Users can also choose from salad combinations created by Ayers and Kelly Olazar, a former Google chef and Calafia culinary services manager, such as ones dubbed "The Dish," which includes kale, quinoa, yams, walnuts, cherry tomatoes and marinated tofu, and "The Buddha," which has mixed greens, marinated tofu, barley corn salad, roasted yams, quinoa and cherry tomatoes. They're both dressed with a coconut turmeric vinaigrette.
For those interested in how many calories are in their salad, Sally also lists calorie counts.
To use the robot, you place a bowl under the salad dispenser and select your desired ingredients, or opt for a pre-set salad. The canisters within Sally, visible from the outside, then deposit the salad ingredients into the bowl.
If users forget to place the bowl in Sally, a fail-safe feature kicks in that stops the salad from being dispensed. This feature was added after Chowbotics tested it on users. What salad-eaters ultimately get is a fresh, temperature-controlled salad that Sekar believes is more hygienic than salad that sits out for hours in a buffet or salad bar.

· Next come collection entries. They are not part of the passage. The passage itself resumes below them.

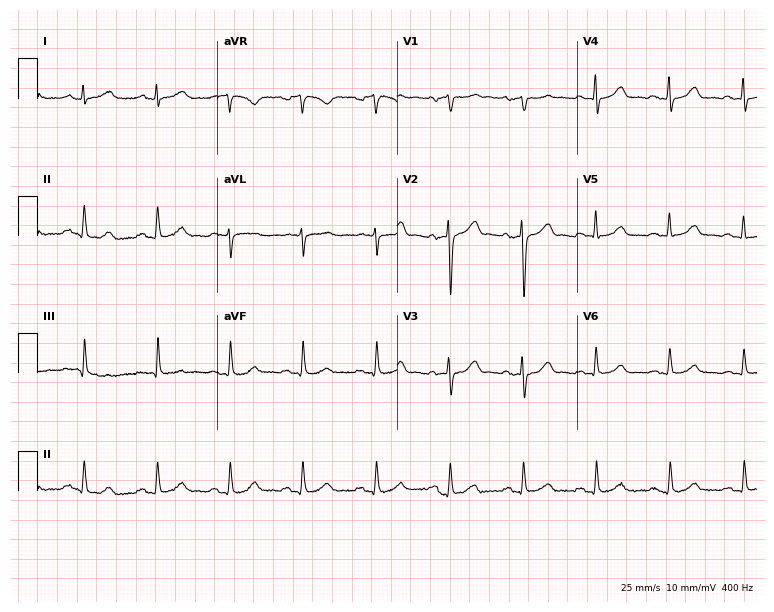
Resting 12-lead electrocardiogram. Patient: a 63-year-old male. None of these six findings is recorded: first-degree AV block, right bundle branch block, left bundle branch block, sinus bradycardia, atrial fibrillation, sinus tachycardia.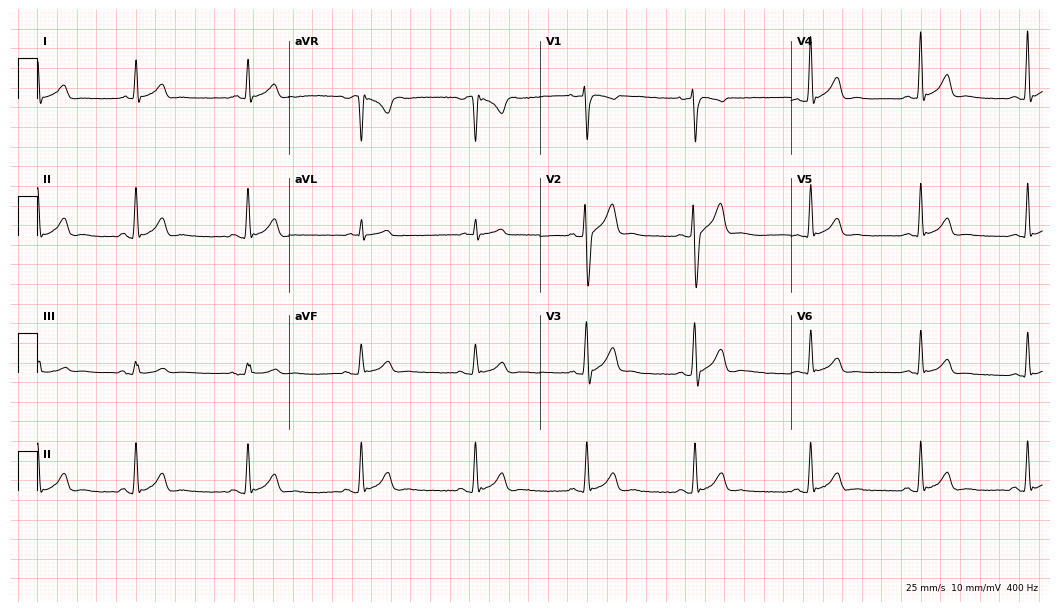
12-lead ECG from a 27-year-old male. Recorded interpretation: within normal limits.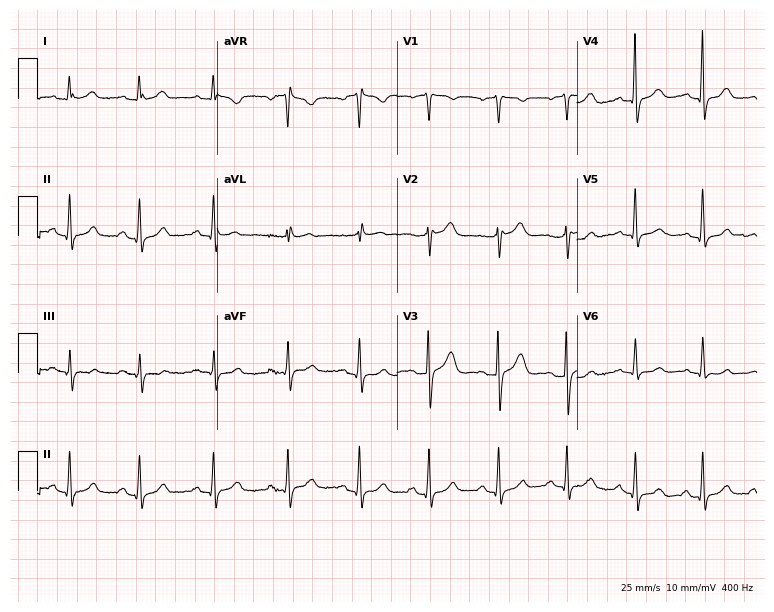
ECG — a female patient, 47 years old. Labelled as a normal ECG.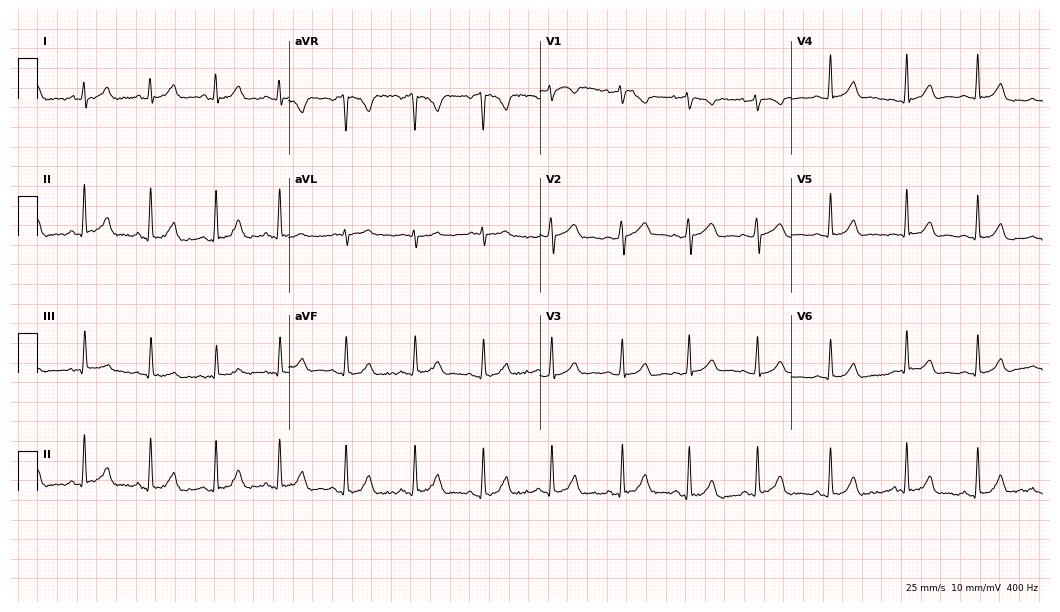
Resting 12-lead electrocardiogram (10.2-second recording at 400 Hz). Patient: a 22-year-old female. Read as a normal ECG.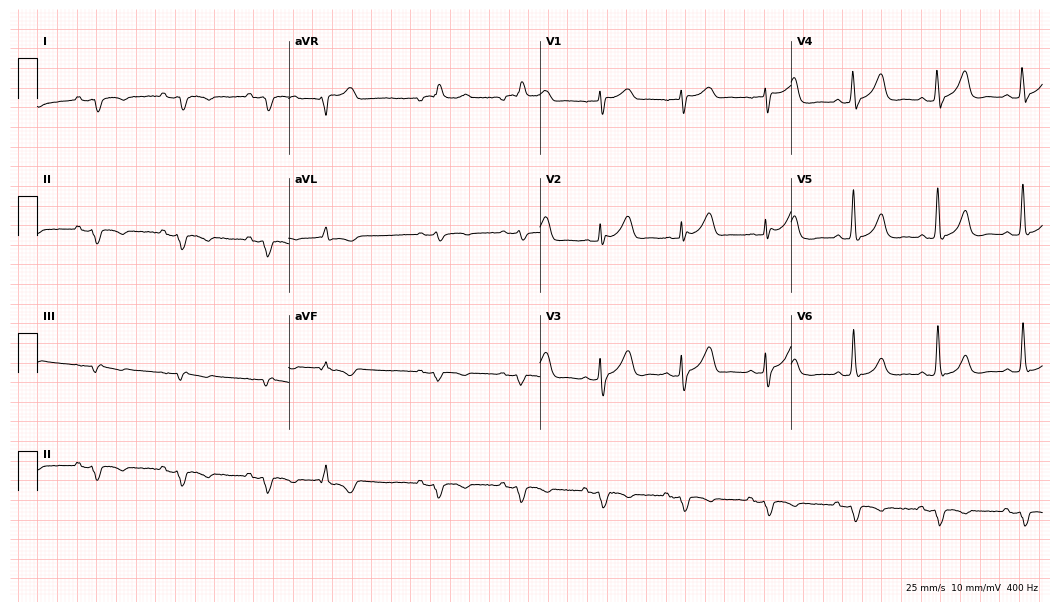
Standard 12-lead ECG recorded from a male, 75 years old. None of these six findings is recorded: first-degree AV block, right bundle branch block (RBBB), left bundle branch block (LBBB), sinus bradycardia, atrial fibrillation (AF), sinus tachycardia.

Sally is still in beta-testing mode for another month or so, but the wheels are turning behind the scenes to expand her presence. Sekar said that 10 partnerships are in the works with "some of the biggest brand names around" and promised an announcement in October or November.
Sekar said that Sally can also help local restaurants address labor shortages in the increasingly costly Bay Area. It's common for workers to share a one-bedroom apartment with two to three people to make ends meet, Sekar noted, and many workers are opting to move away.
The robot is a "gift to the food industry," Ayers said in the video, in that it frees up operating revenue in a business with razor-thin margins.
As for whether food-service robots are going to take away humans' jobs, Sekar said the nature of people's work is always changing.
"Robotics is going to change the world in pretty dramatic ways," he said.
He cited the industrial revolution, the rise of manufacturing, the change in the retail landscape in the past 50 years and the shift in technology from a focus on hardware to software.
"People will need to adjust," he said.
In the meantime, Sekar is cooking up some new inventions.
"Think of Sally as the first in a series of food-preparation robots," he said, adding that the possibilities are almost endless. While he is working on a specific project to be announced later this year, many ideas for food-and-drink automation have circulated in the Chowbotics office, from burritos to cocktails.